> **Provided records**:
※ ※ ※
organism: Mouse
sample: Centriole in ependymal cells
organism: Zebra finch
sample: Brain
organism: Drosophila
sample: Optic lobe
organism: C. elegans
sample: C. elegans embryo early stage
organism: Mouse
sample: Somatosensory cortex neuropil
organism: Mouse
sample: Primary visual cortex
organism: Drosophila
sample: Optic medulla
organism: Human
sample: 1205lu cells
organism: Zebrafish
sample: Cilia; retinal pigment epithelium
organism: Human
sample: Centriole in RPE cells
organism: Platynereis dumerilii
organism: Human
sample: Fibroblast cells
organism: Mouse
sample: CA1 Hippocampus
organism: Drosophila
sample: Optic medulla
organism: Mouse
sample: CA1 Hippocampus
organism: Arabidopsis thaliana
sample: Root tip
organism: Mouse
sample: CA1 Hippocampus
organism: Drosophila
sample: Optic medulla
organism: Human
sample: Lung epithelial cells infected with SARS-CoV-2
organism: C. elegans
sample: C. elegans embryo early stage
※ ※ ※
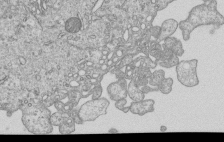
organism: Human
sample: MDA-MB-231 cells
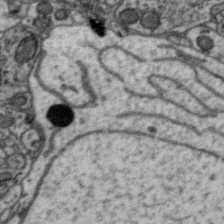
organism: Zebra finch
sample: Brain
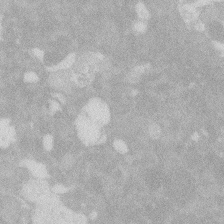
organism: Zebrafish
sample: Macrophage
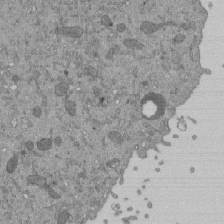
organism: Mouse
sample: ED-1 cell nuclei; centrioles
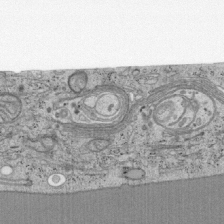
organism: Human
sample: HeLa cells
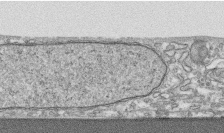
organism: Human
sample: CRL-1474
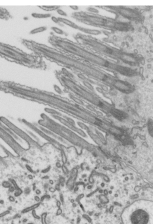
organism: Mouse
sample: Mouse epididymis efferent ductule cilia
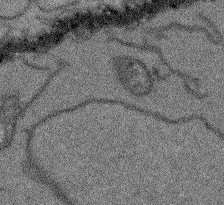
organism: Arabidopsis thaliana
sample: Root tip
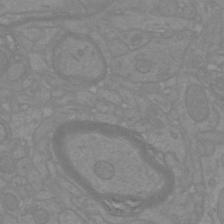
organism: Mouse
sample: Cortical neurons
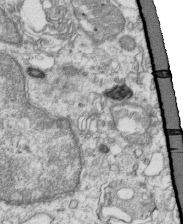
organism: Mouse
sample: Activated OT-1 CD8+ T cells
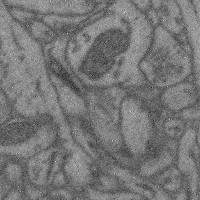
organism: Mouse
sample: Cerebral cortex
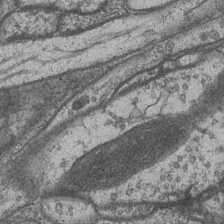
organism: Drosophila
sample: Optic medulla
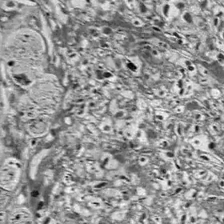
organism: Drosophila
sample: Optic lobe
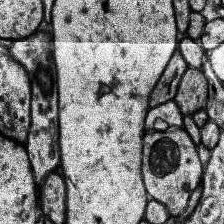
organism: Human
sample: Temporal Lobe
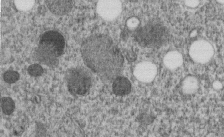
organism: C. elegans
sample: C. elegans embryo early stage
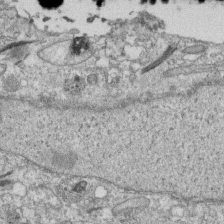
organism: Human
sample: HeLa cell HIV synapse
※ ※ ※
> **Assignment**:
Would you please copy every line in the data that contains the word "cells"?

> **Solution below**:
sample: Centriole in ependymal cells
sample: 1205lu cells
sample: Centriole in RPE cells
sample: Fibroblast cells
sample: Lung epithelial cells infected with SARS-CoV-2
sample: MDA-MB-231 cells
sample: HeLa cells
sample: Activated OT-1 CD8+ T cells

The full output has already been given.